The name "Eversden" means "vale of a man named Eofory".
The village is the birthplace of John Tiptoft, 1st Earl of Worcester, sometimes known as 'The Butcher of England'.

==St Mary's Church==
There has been a church at Great Eversden since at least 1092, and dedicated to St Mary since at least the 13th century, but the original church was replaced in the 13th century. The 13th century church was razed to the ground in the mid 15th century when it was struck by lightning.

The current church was completed in 1470, consisting of a chancel, nave with north porch, and west tower, and includes two misericords built at this time.
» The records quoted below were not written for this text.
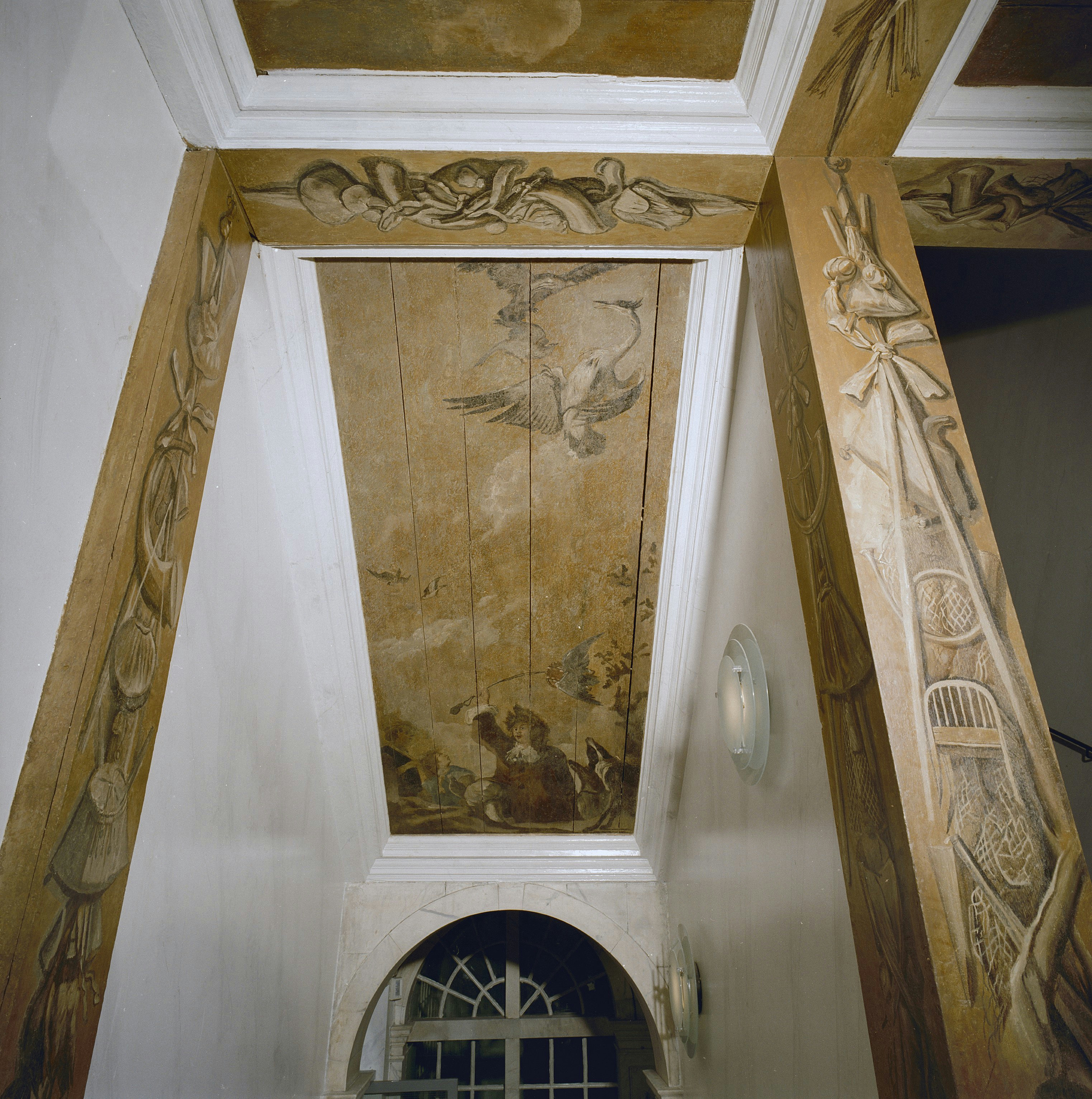 Trippenhuis: INTERIEUR, TRAPPENHUIS, SPIEGEL, PLAFONDSCHILDERING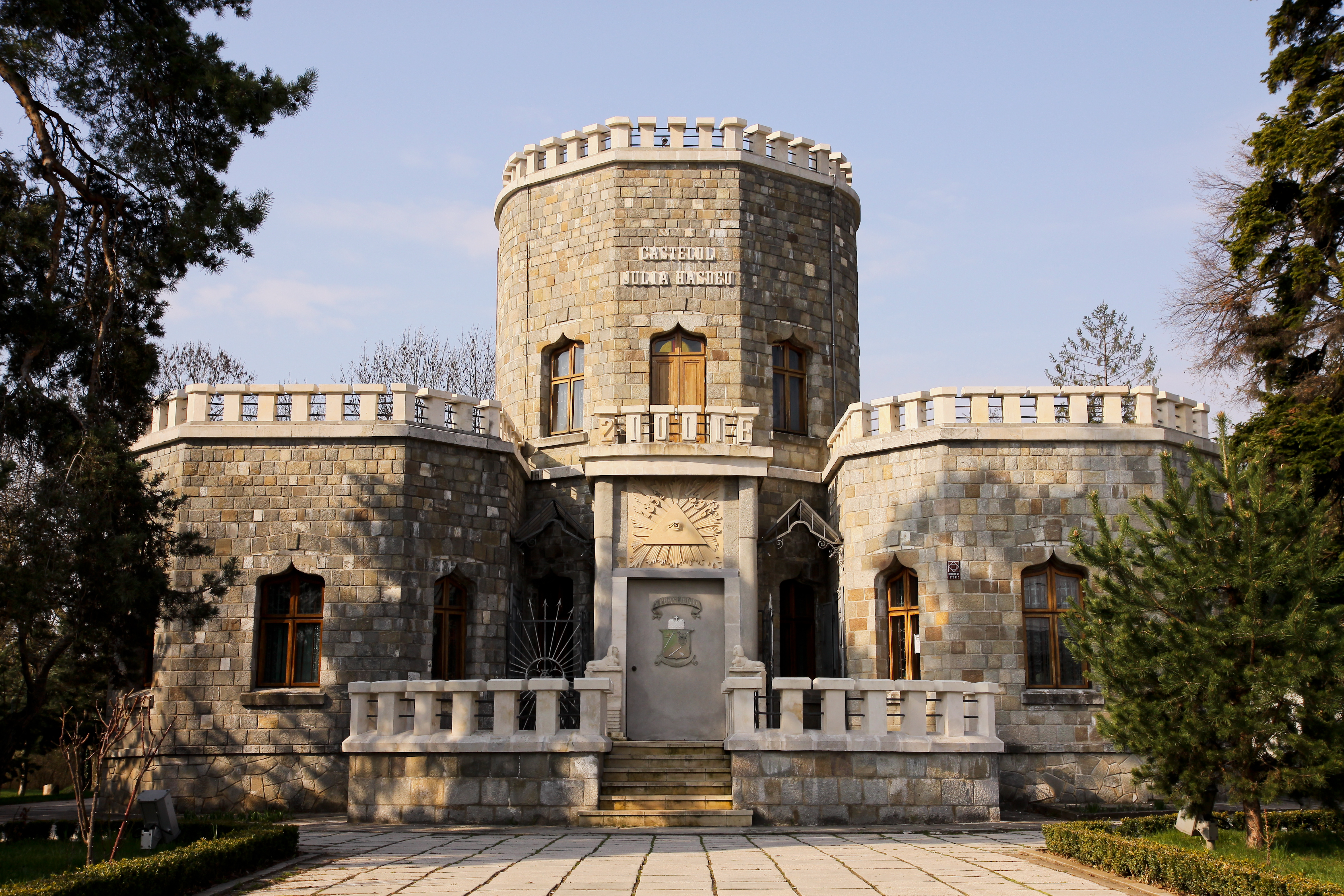 Iulia Hasdeu Castle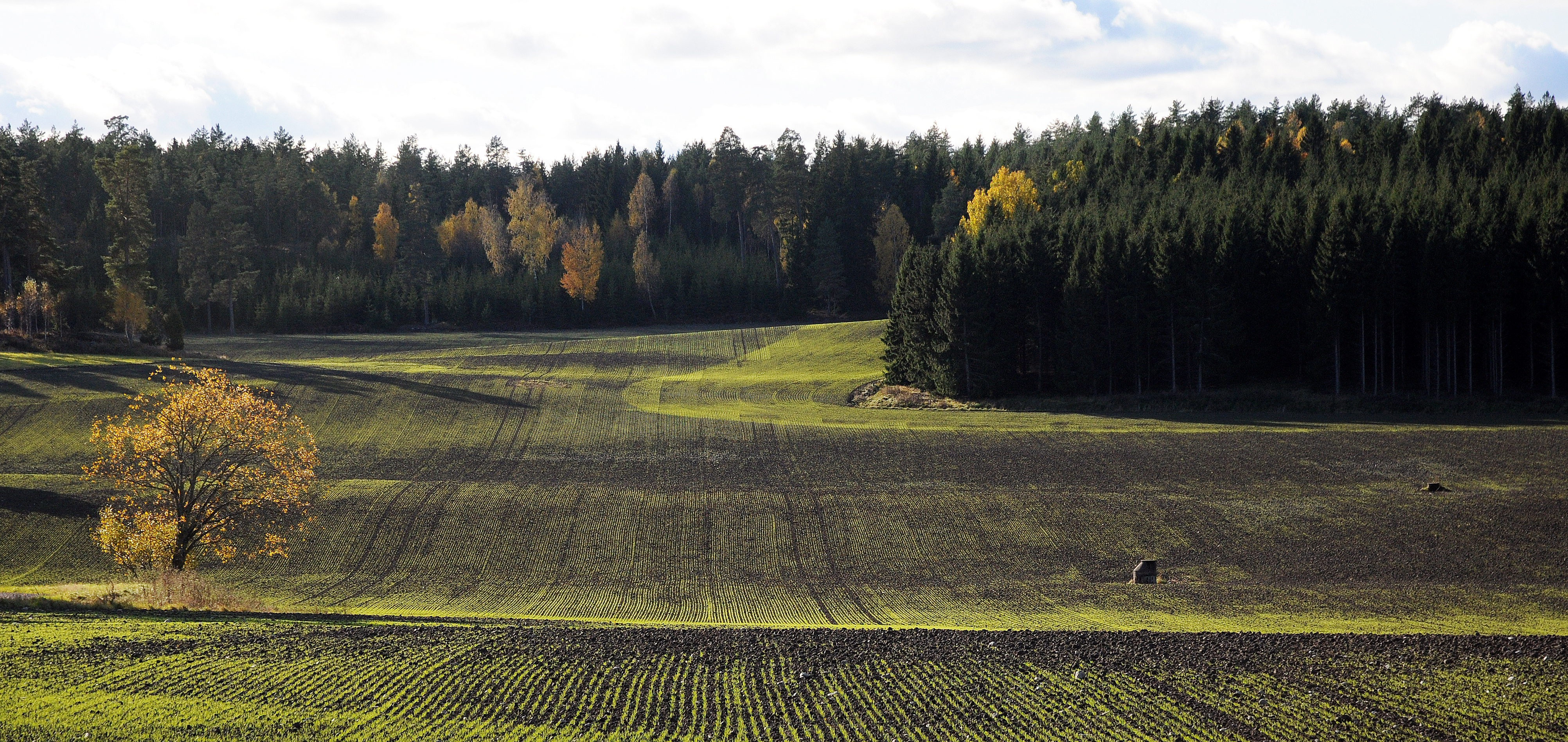 Höstsäd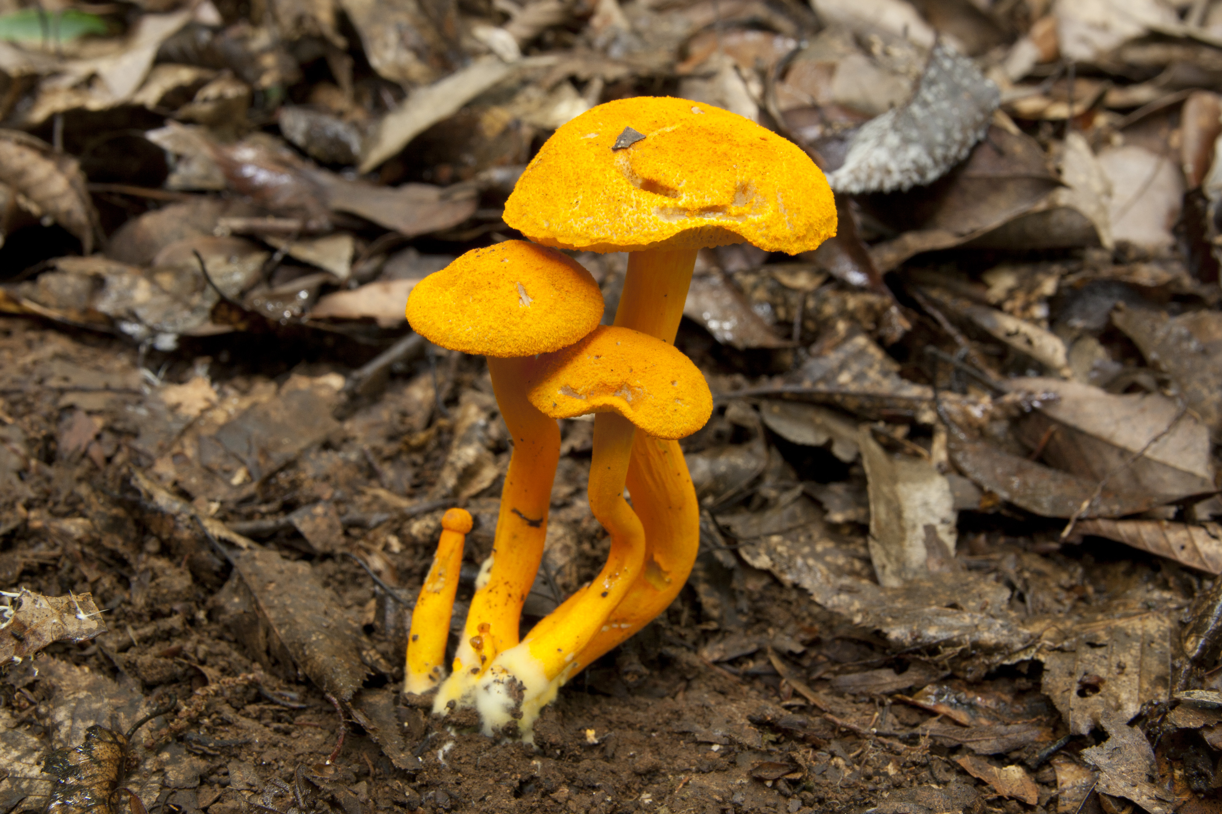 キイロイグチ属 ハナガサイグチ (学名:Pulveroboletus auriflammeus)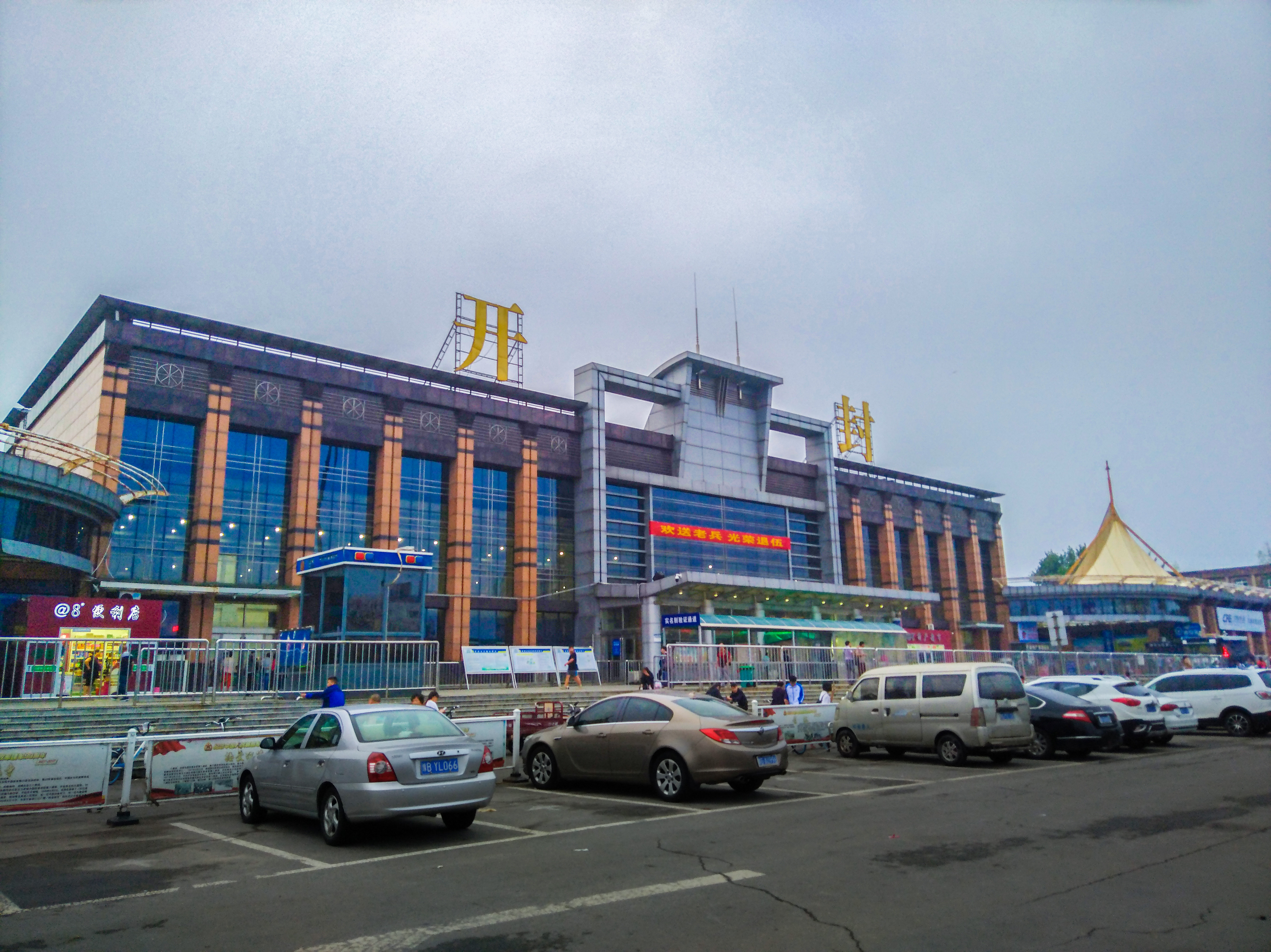 开封站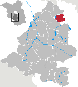 Rangsdorf in Brandenburg (Country) - District Teltow-Fläming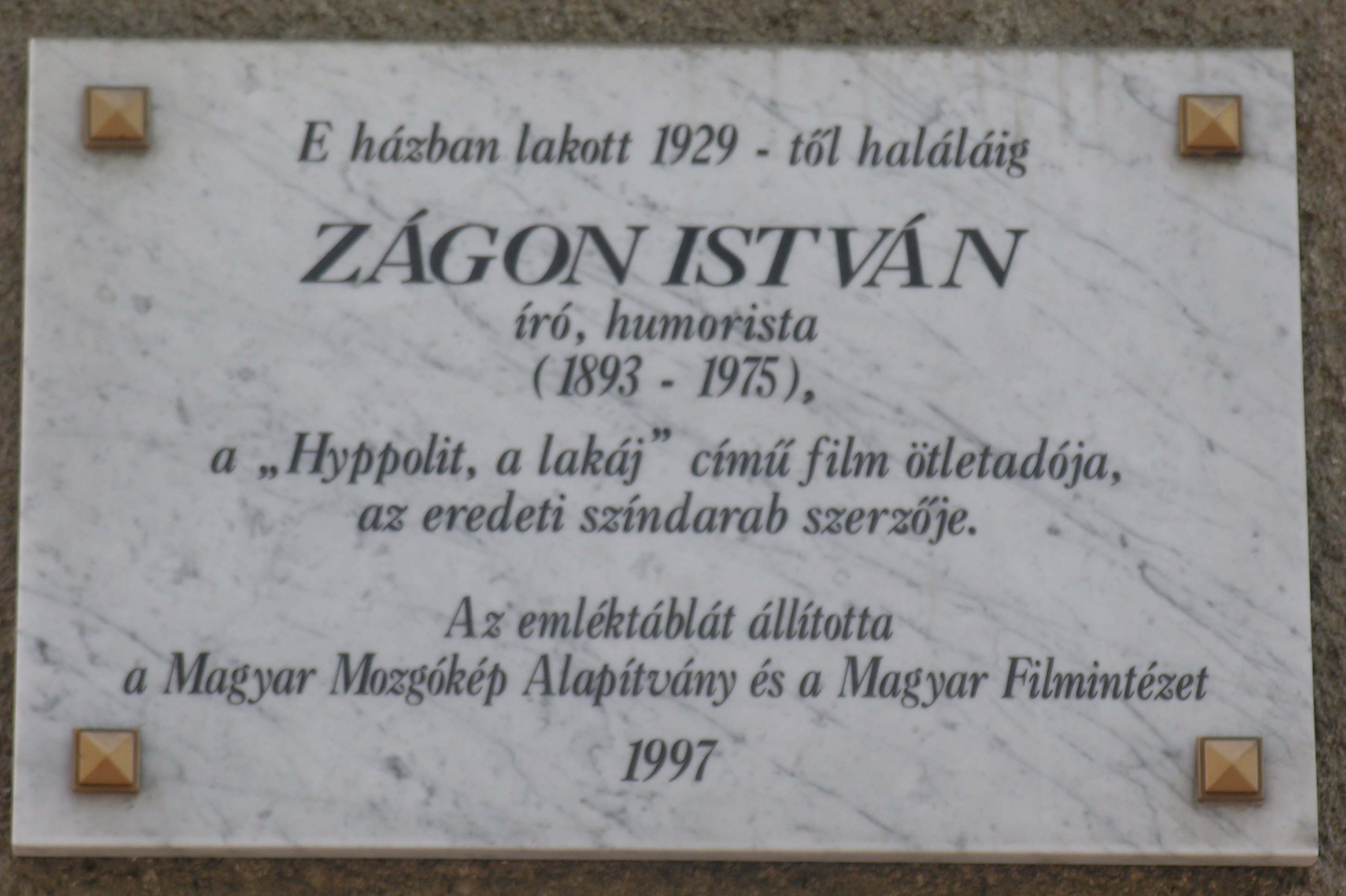 Zágon István emléktáblája, Budapest II., Bimbó út 3.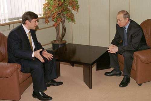 ТАЙМЫРСКИЙ (ДОЛГАНО-НЕНЕЦКИЙ) АВТОНОМНЫЙ ОКРУГ. С губернатором Таймырского автономного округа Александром Хлопониным.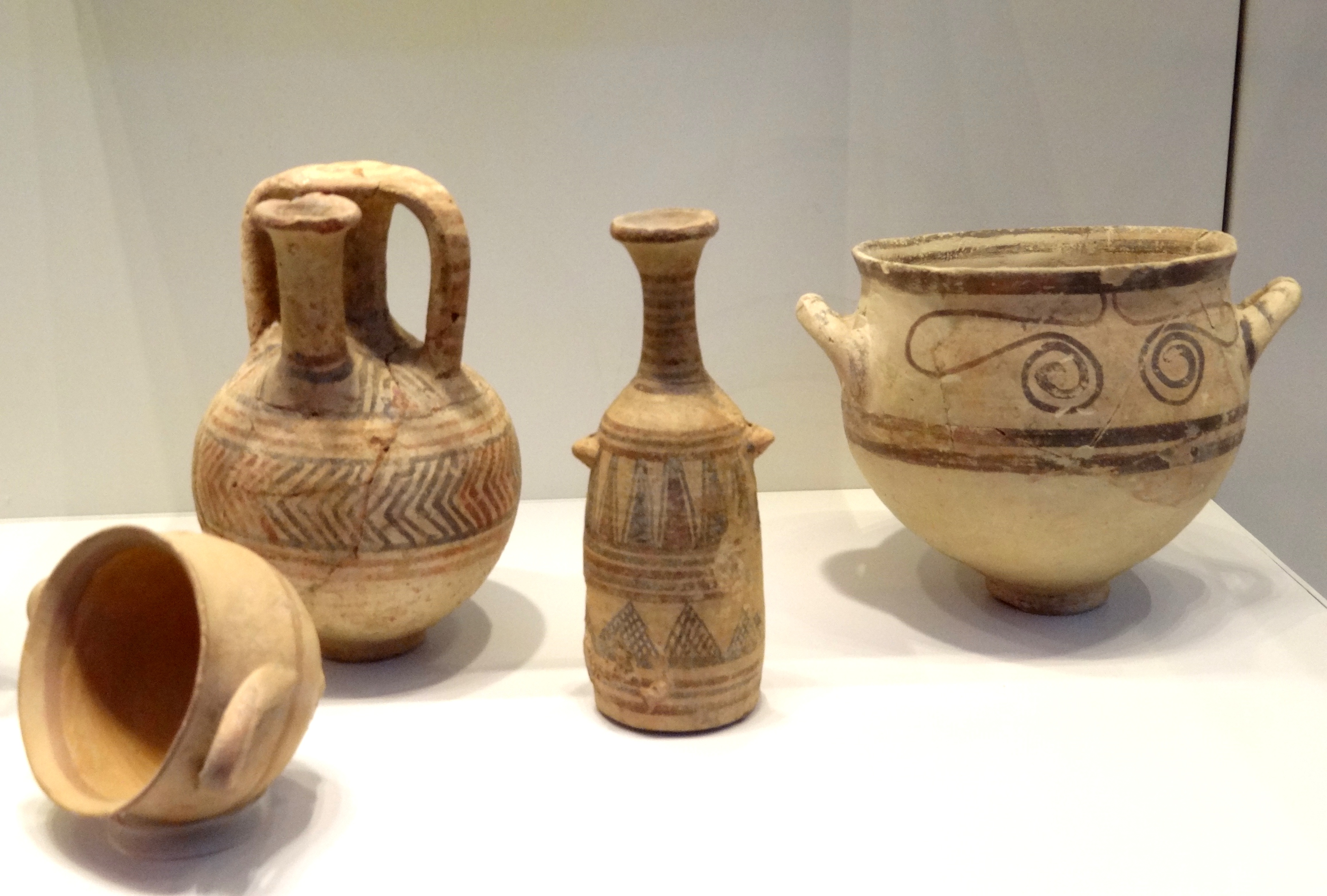 Philistine pottery קרמיקה פלשתית, מימין לשמאלקערת שתייה מהמאה ה-12 לפני הספירה מתל מקנה (עקרון), בקבוק יין, מאזור, המאה ה-12 לפני הספירה, פך ארכוב מאזור וקערית מעקרון תל מקנה, שניהם מאזור המאה ה-12 עד ה-11 לפני הספירה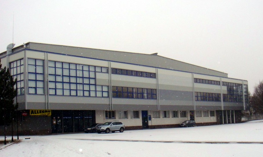 Zimní stadion v Táboře - jižní vchod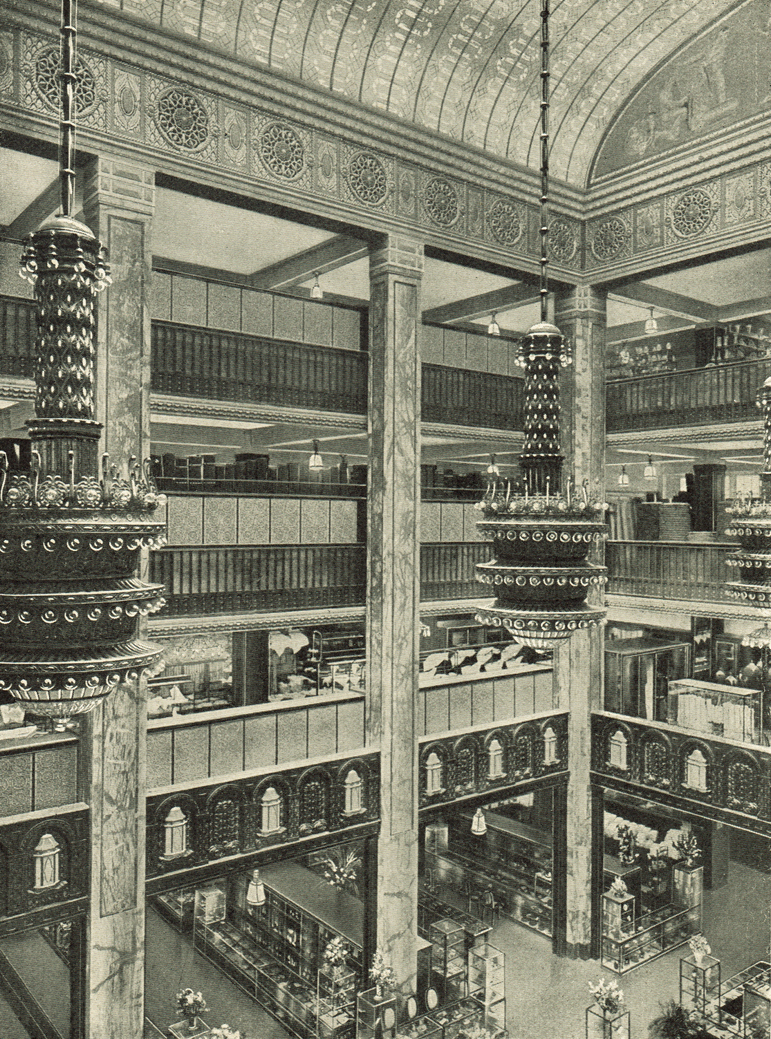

One of the misericords shows the family crest of the Beauchamp family (a fess between six cross crosslets) which may indicate that the family paid for much of the church, or that the misericords were installed for canons to pray for the dead of that family.

==Village life==
The village contains a Village Hall, allotments, an open space known as the Fossey Field, an Indian restaurant, Cam Spice (which replaced The Hoops in February 2016), which for a short while was a Chinese restaurant. Prior to this the Hoops was the local pub which was open by 1851. The other former public house, The Fox, opened at the start of the 19th century at the north end of the village.

The Post Office closed in 2005 and the nearest shops are now in Orwell, Comberton, Toft and Haslingfield. The churches in Great and Little Eversden hold services on alternate Sundays.